Jetway have been producing budget motherboards for some time, and have recently expanded into the Small Form Factor (SFF) market with the MiniQ series of barebone systems. They currently supply 3 socket-370 models, each with slightly different specifications, and one high-end P4 model. Recently, the motherboards used in the socket-370 versions have become available separately and we're going to take a look at one of those today - the B860T. It can also be found as the Lex BN860T (interestingly, the review box was marked "BN860T", though the motherboard itself is marked "B860T"). The board can be viewed as a direct competitor to the VIA EPIA series of mini-ITX boards, so we shall compare the Jetway and VIA throughout the review.

Manufacturer's Product Page


  1. The Package
  2. The Board
  3. Passively Cooling a C3 800
  4. The DOC DIP Socket
  5. The Motherboard Headers
  6. The BIOS
  7. Specifications
  8. Conclusion

The Package

It's become common to find several "value-added" items in motherboard boxes recently, so it came as rather a surprise to see the back-to-basics content of the Jetway offering.

However, once you take into account the price of the board (it can be found for about 2/3 the price of an EPIA 800), it starts to look pretty good value. One item missing from the package is a port mounting backplate. This is unfortunate as the ports are in a non-standard layout, and it's something that is included in the EPIA package.

The Board

The board is of a format known as "Mini-Flex-ATX", which measures 170x180 mm, i.e. 10 mm deeper than the EPIA. It has the same mounting holes as the EPIA so is generally interchangeable, assuming sufficient clearance for the extra 10 mm of depth. It will fit into the Cubid 2677/2688 cases with no problems - the ATX power connector block is in exactly the same position as on the EPIA, so the Cubid's short power lead will reach too.

The first obvious difference between the B860T and the EPIA is that the Jetway sports a standard ZIF socket to allow Socket 370 processors to be installed. It's compatible with both VIA C3 and the Intel P3 / Celeron range including the recent Tualatin-core chips. This gives the board a great flexibility, e.g. it could be used with a low-end C3 fitted with a passive heatsink to make a silent internet browsing box or webserver, or with a Tualatin Celeron 1400 to act as the basis for a small but powerful multimedia box. The downside of this is that the board isn't an all-in-one solution like the EPIA, though the total cost of an 800Mhz C3 CPU, heatsink and B860T is about the same as an EPIA 800.

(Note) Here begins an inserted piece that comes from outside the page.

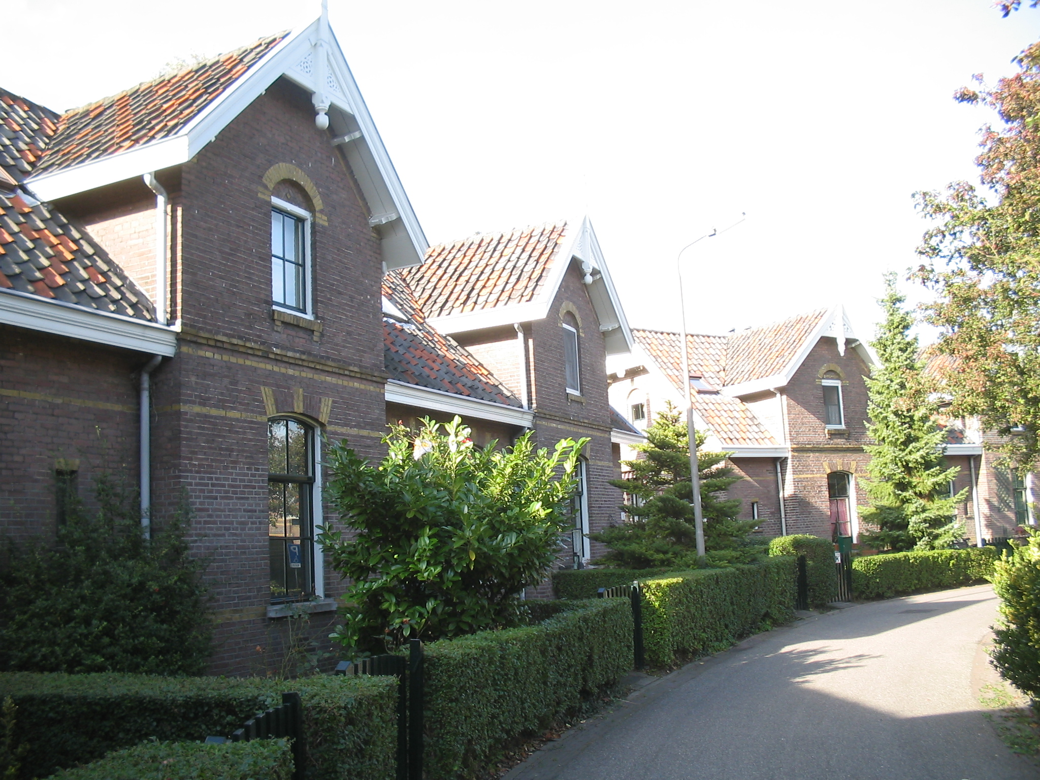 Agnetapark, Delft, 18 oktober 2005

Passively Cooling a C3 800

Another aspect of the CPU socket is that it takes up slightly more than twice the area on the board as the small soldered CPU of the EPIA. "Big" is often considered "bad" in computer circles, but here it gives one great benefit. Current EPIAs are available in passively-cooled 533MHz and actively-cooled 800MHz forms. The greater area of the B860T's socket means that a much larger heatsink can be used and hence more powerful CPUs can be cooled without the assistance of a noisy fan. Here we see an 800Mhz VIA C3 CPU fitted with a large passive heatsink, and this particular model is capable of adequately cooling up to a 933MHz C3:

The DOC DIP Socket

If we continue looking over the board, there are a few more items of interest. Firstly, there is a floppy connector for those who can still find anything small enough to fit on a 1.44MB disk. Next, there is an unusual socket just above the secondary IDE connector:

This is a Disk-On-Chip (DOC) DIP socket, which accepts flash chips up to 288MB. A DOC can be used in place of a hard drive, and is treated by the operating system as if it were a real hard drive. The manual is suitably vague about the whole thing, though plenty of information can be found with a bit of Googling. Finding suitable DOC chips (or should that be DO Chips?) is a harder task.